Estava querendo falar sobre escola, mas o arredio leitor tá de saco cheio de escola. Em todas as mídias já tem alguém falando disso – sempre baboseiras, mas a minha escrita também seria mais uma bobagem. Ia dizer que há uma gente sórdida, que tem “alergia a giz”, domina mal a Língua Pátria, mas gosta de dar pitaco no trabalho da peãozada que respira poeira do tal giz. Essa gente maldita, que não sabe de nada e que, quando abre um livro, só o folheia até a página dezessete (não sei por que a ‘dezessete’, quando poderia ser até a página dezoito ou a trinta e cinco), para depois poder vomitar Paulo Freire ou Rubens Alves, que nunca foi ‘Rubens”, mas Rubem. Recentemente, houve uma “sumidade” reproduzindo algo do Rubem Alves, mas citando Rubem Braga como autor. Tanto faria, caso o Velho Braga não se incomodasse com tamanha burrice. Ah, se quer ser chique, então que seja sofisticado. A falsa sofisticação é verdadeira breguice, e desta eu entendo bastante!
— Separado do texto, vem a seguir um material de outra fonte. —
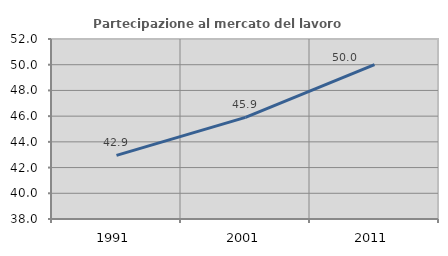
| Category | Partecipazione al mercato del lavoro  femminile |
|---|---|
| 1991.0 | 42.95 |
| 2001.0 | 45.907 |
| 2011.0 | 50.015 |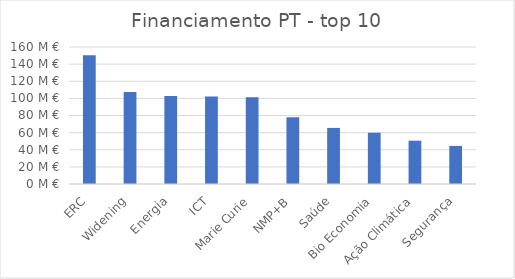
| Category | Financiamento PT |
|---|---|
| ERC | 150237208.17 |
| Widening | 107501482.51 |
| Energia | 102829945.73 |
| ICT | 102149573.4 |
| Marie Curie | 101260312.71 |
| NMP+B | 78037815.53 |
| Saúde | 65479491.2 |
| Bio Economia | 59824963.79 |
| Ação Climática | 50595164.06 |
| Segurança | 44471933.38 |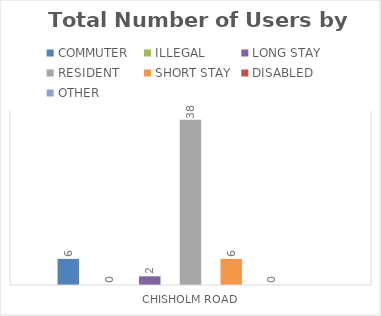
| Category | COMMUTER | ILLEGAL | LONG STAY | RESIDENT | SHORT STAY | DISABLED | OTHER |
|---|---|---|---|---|---|---|---|
| CHISHOLM ROAD | 6 | 0 | 2 | 38 | 6 | 0 | 0 |

Queria falar sobre Brasília, onde mora atualmente o “Tranca-Rua” ou o “Coisa”. Mas meu texto ficaria pior do que já está ficando e o CD tá acabando. Não sei por que não pus um mais ‘comprido’, porque este é bem ‘curtinho’ e não vai dar para continuar escrevendo. Sorte sua, que ainda está por aqui, pois já vai ser liberado para curtir seu fds (não gosto dessa abreviação; parece xingamento, algo que jamais escreveria).
Queria falar sobre as atrocidades de Brasília, das ocupações das escolas no Paraná, da “guerra do vatinã” – que não é aquela em que os americanos saíram humilhados, mas outra. Esta, a “guerra do vatinã”, deverá ser travada por uma senhora e seu filho chupim. Ela disse que desta vez a “juripoca vai piar”. Não sei o que é juripoca, não a vi piar e nem vi a Guerra do Vietnã. Mas a minha amiga promete guerra e eu não duvido de sua juripoca.
Bom, o CD está nos acordes finais e eu já saio desta bagaça, prometendo algo mais consistente na próxima vez.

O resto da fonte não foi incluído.